Alice’s Status Report – 04/30/2022

Turns out the numbers that I had gotten for Chamfer distance were off and they were even closer than I expected to the reference :). I got support for multiple spheres working and I was able to come up with a new visualization to confirm the fluid simulation traces matched as well.

My goal for this upcoming week is to re-generate all of the reference fluid simulations, record those and get log files, and then get log files from the FPGA fluid simulations and get Chamfer distance numbers. I also want to use the new visualization method to compare the fluid simulations as point clouds for easier visual verification. This will also provide as a nice graphic for all of our presentation materials.

We’ve more or less locked down our final code version,  just need to verify everything and document all of our hardware improvements with timing numbers. Feeling great that our project finally has something visual for results 🙂

Jeremy’s Status Report – 04/30/2022

This week I primarily worked on integration and the poster for our final presentation. I also worked a little bit on debugging the AXI ports with Ziyi. We integrated the different optimizations together and also worked on getting more data for our optimizations.

I am happy with our progress in this project.

Team’s Status Report – 04/20/2022

With most of the baseline operations implemented and verified, most of the time for this last week was spent on finalizing integration and adding some extra touches to algorithm and the different scenes we want to demo.
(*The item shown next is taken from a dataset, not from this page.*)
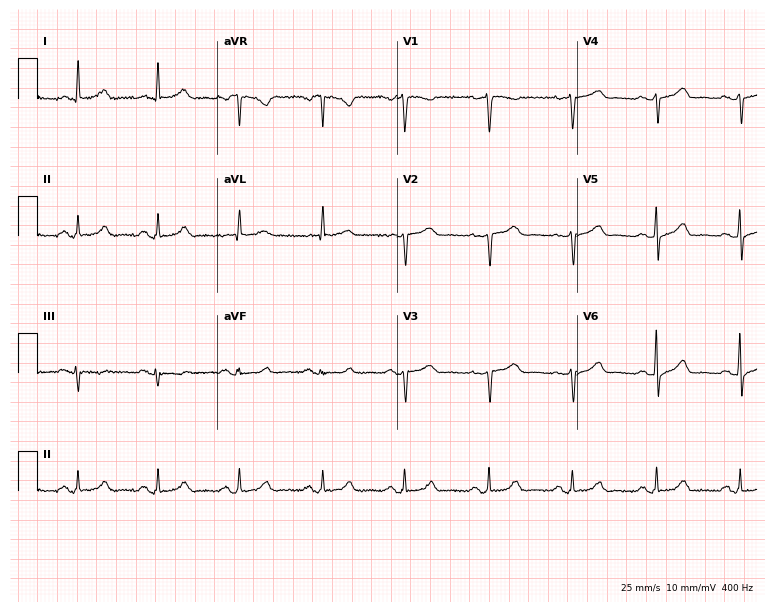
Electrocardiogram (7.3-second recording at 400 Hz), a woman, 65 years old. Of the six screened findings (first-degree AV block, right bundle branch block (RBBB), left bundle branch block (LBBB), sinus bradycardia, atrial fibrillation (AF), sinus tachycardia), none is recorded. Findings outside these six are not listed.

On the hardware side, we finalized how we would handle the interfacing between the Host CPU on the FPGA and the FPGA fabric itself. After some testing, we realized that the our port-widening scheme resulted in some faulty values being translated. We believe that this was due to how our datatype is only 24 bits, while the ports would have to be multiples of 32 bits wide. We think that this offset might be messing up our pointer-casting data-packing scheme. However, this is not really that big of an issue, as we can just have a longer burst transaction length. Furthermore, testing the different kernels on the FPGA yielded similar timings as well. It seems that as long as the transaction was bursted, the specifics did not really matter. (Amdahl’s Law suggests that we should turn our attentions elsewhere :^) ). Other than that, we decided to unroll a couple more things, and we mostly locked in our final code.

On the software side, we focused on adding support for displaying new scenes. There was some exploration into supporting other types of primitives such as quads and even meshes, but with a week or two left it was decided that we would just add support for more spheres (the alternative would be looking into compiling OpenGL on the Ultra96 and/or a major refactor for supporting a general Shapes class and changing a lot of std::move operations). We also figured out a new way of visualization so that we could compare the fluid simulation traces directly as point clouds. We still need to do some timing for data transfer between the Ultra96 and the host computer, but that should be trivial since it’s just an scp operation and then using a built-in timing tool in terminal.

Overall we’re pretty excited that our project actually works and we have cool things to show off now. We just need to get a lot of specific timing numbers down to address our requirements now, but we’re confident that we can get that done in the next couple days in time for the presentations.

Ziyi’s Status Report – 4/30/2022

During this final week, we pretty much just finished up working on the integration of the entire project. We merged Jeremy’s changes in the loop logic with my logic for the burst transfers and verified that the results made sense. After this, we investigated unrolling and pipelining a few more loops and managed to squeeze out a bit more performance. As  shared in the presentation, here is a summary of some of the effects of different optimizations.


As a note, these results are only estimates of the kernel operation itself, and do not entirely reflect the costs of both the kernel and its associated data transfer.

 

Other than integration, the rest of this week was pretty much spent on preparing presentation materials, including the final presentation, the poster, and the final video.